Я поднес пальцы к губам и послал поцелуй в небо. Потом прикрыл глаза и прислушался… Ее нигде не было. Нигде. Ни в ветре, ни в пении птиц, ни в солнечных лучах. Ее прозрачный силуэт не вернулся в мастерскую в стремлении сказать что-то еще.
Успеть. Сделать. Договорить.
Она ушла.
Я открыл глаза и улыбнулся. Боль утраты разрывала меня изнутри.
К моему удивлению, самостоятельный гробовщик из меня оказался вполне приличный. Я сколотил гроб, собственноручно измерив Дору и непрестанно благодаря про себя Валентайна за науку. Гроб из дубовых досок, отделанный алым бархатом и устланный алыми лепестками роз, был ей к лицу.
В последний путь Дора отправилась в светло-розовом платье, тонкая, нежная, напоминающая увядший цветок лилии. Я воспользовался ее косметикой и оттенил румянами щеки и подвел губы алым кармином.
Отец Майерс вместе со мной донес гроб до маленького семейного кладбища, и мы опустили его в землю в окружении маленькой траурной церемонии – Оливера, старика Стюарта, конюха, егеря и нескольких служанок.
Оливер был напряжен настолько, что скулы на лице заострились, а опустевший взгляд смотрел вдаль. По его щеке катилась одна-единственная слеза.
Во время похорон он не произнес ни единого слова.
Мне больше незачем было оставаться в Кинс-холле. Викарий обещал подкинуть меня до города, где я могу нанять дилижанс до Лондона.

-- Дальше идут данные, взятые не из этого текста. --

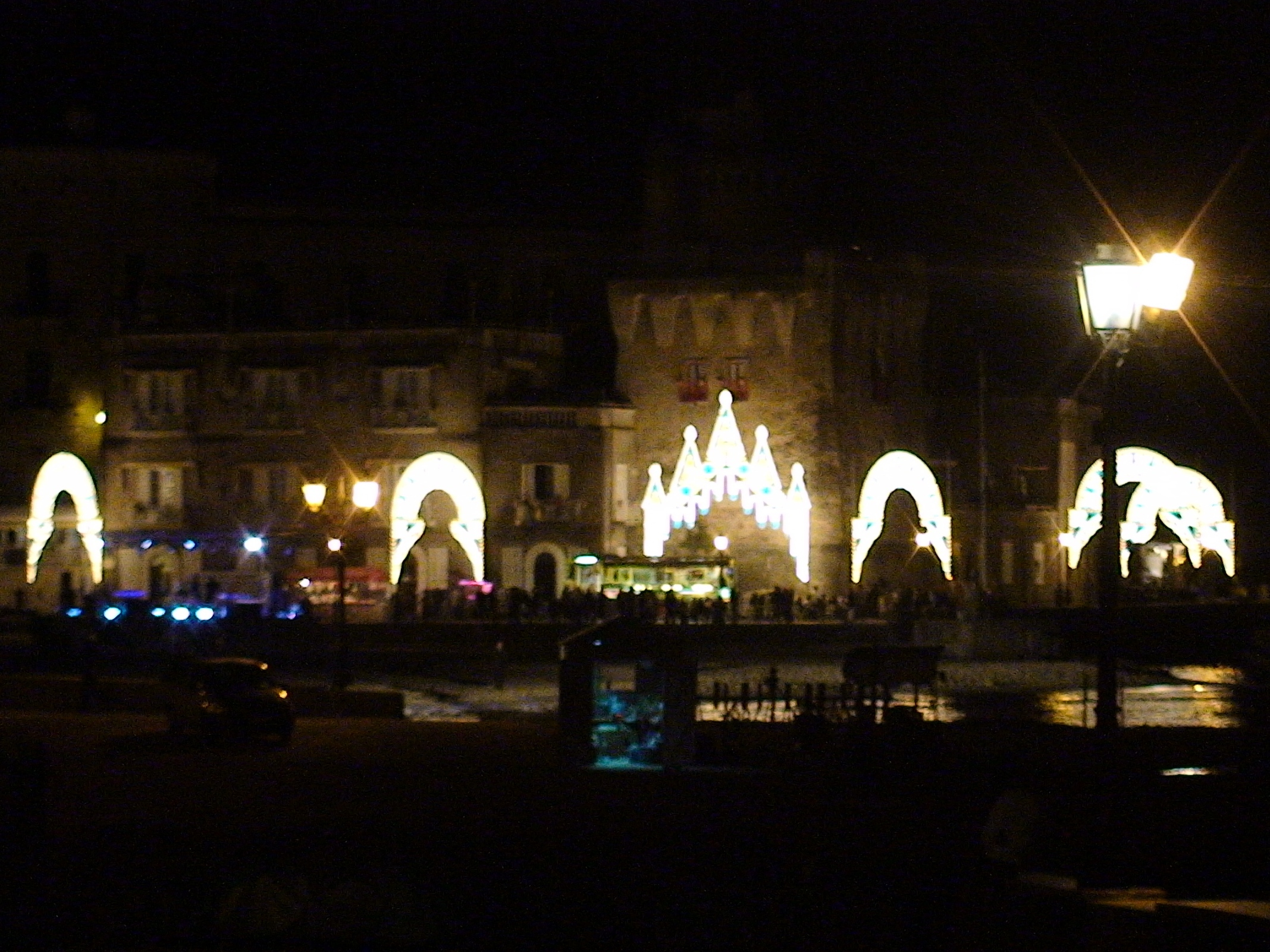 Il set di benvenuti al sud a marina piccola di s.maria di castellabate (salerno). Scena della festa di paese.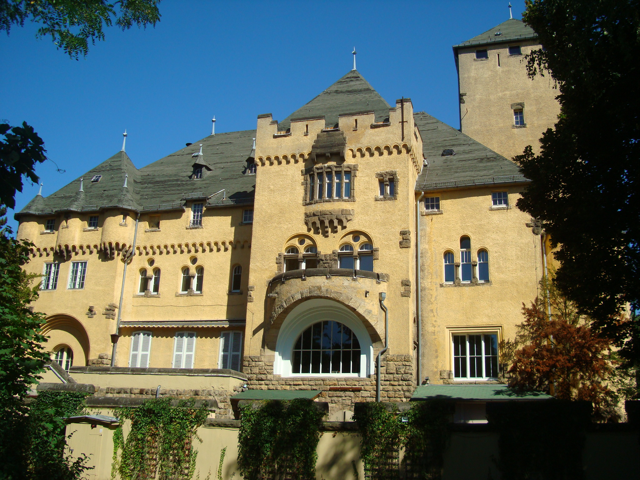 Hakeburg

Оливер сдержал обещание и не стал препятствовать мне в мастерской. Я собрал все альбомы Доры и аккуратно упаковал в свой дорожный саквояж. Сверху я положил свой портрет – последний ее подарок. Последняя память.
Я закрыл саквояж и сел на кровать.
Как все это было… бессмысленно. Я всегда недооценивал Дору, считал ее дурочкой, слишком поверхностной и влюбленной в жизнь, столь несправедливую к ней. И ко всем нам. И только сейчас, потеряв ее, я осознавал, чем она была для меня. Целым миром. Единственной оставшейся у меня семьей.
Я – последний Хэйзел. Я попробовал произнести это про себя и криво усмехнулся. Так себе титул.
Ужасный из меня получился брат.
Но… Я вспомнил, как кисть Доры легкой бабочкой порхала над бумагой. Как радостно она улыбалась, поднимая на меня взгляд.
Может быть, в последние ее дни я смог исправить хоть что-то.
Может быть, это я был призраком, явившимся к ней, чтобы о чем-то напомнить.
Пора было ехать домой.
Отец Майерс дождался, пока я попрощаюсь с Оливером – тот провожал меня с явным облегчением, – и закинул мой саквояж в повозку. На козлы он сел сам, и я, поразмыслив, устроился рядом с ним.
Большую часть пути мы проехали молча.
Но уже на подъезде к Милтон-Китсу он вдруг заговорил:
– О вас ходят разные слухи, мистер Хэйзел. Говорят, вы связались с Валентайном Смитом?